Kyrgyzstan: Popularity Of Manual Preparation Product – Kuruta Is Growing

In Kyrgyzstan, the popularity of the traditional fermented milk product is growing – Kuruta.

Today, KUST has won a strong place in the market, where you can find its variations with the addition of additional tastes.

KUSIT – a caloric fermented milk product of the nomads of Central Asia, dried in natural conditions, something between salted dried cottage cheese and hard cheese in the form of balls of different sizes.

For its manufacture, boiled milk is sealed and a roller is obtained, which is consistent reminiscent of a very fat sour cream.

Then the rim is poured into a special bag of numerous layers of gauze so that the liquid can be expressed through it. After expressing in the bag, Sazma remains, a mass resembling cottage cheese, which is mixed with salt. The mass with the hands is slopped into balls of various sizes and sent to dry for several days.

The Kurut recipe for millennia has been transmitted from generation to generation by nomadic peoples of Central Asia.

Smok, obtained by expressing water from a roller, will appeal to anyone due to the variety of color, size, structure and taste.

Thanks to the growing popularity among young people and tourists in recent years, Kursut began to be sold on shelves in individual packaging.

– I cook 20 types of kurut

Dzhanil Egimberdieva, who lives in the At-Bashinsky district of the Naryn region of Kyrgyzstan, told the Anadolu agency that she prepares 20 types of Kurut and sells on the market.

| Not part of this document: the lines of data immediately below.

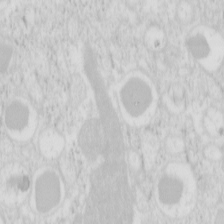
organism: Mouse
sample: Pancreas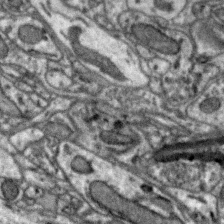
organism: Zebra finch
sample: Brain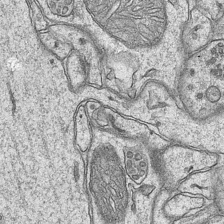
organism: Mouse
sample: CA1 Hippocampus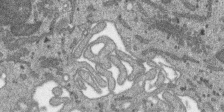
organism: Human
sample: Lung epithelial cells infected with SARS-CoV-2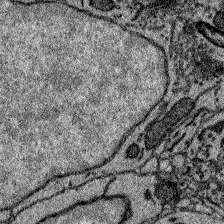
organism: Zebrafish
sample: Larval olfactory bulb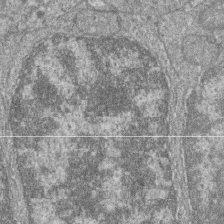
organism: Zebrafish
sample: Cilia; retinal pigment epithelium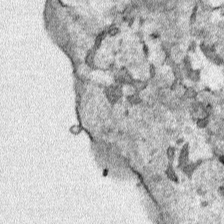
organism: Human
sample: Mitochondria in HCT116 cells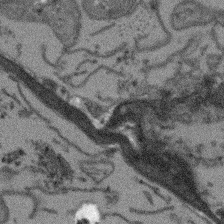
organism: Arabidopsis thaliana
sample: Root tip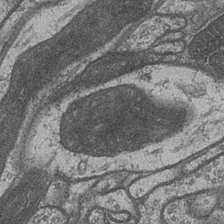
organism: Drosophila
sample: Optic medulla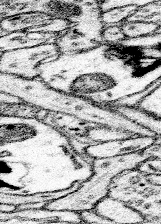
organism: Mouse
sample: Somatosensory cortex neuropil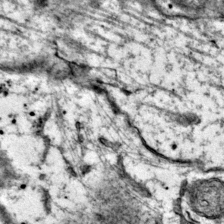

According to her, the smoking is among the traditional food products of the Kyrgyz. “I have been cooking the smoking at home for 5 years. I make kuruts different in size, structure and taste,” she said.

Egimberdieva told the recipe for cooking kurut. “The smoking is obtained from the strained spine. We transfer the roller to the tissue bag and give the water well. We add the salt, knead and give the shape. We leave it well in the shadey place. It turns out when it dries from all sides and thoroughly hardens,” she said.

Egembertieva said that she is preparing a useful product in classical variation, smoked or with the addition of acute spices, herbs.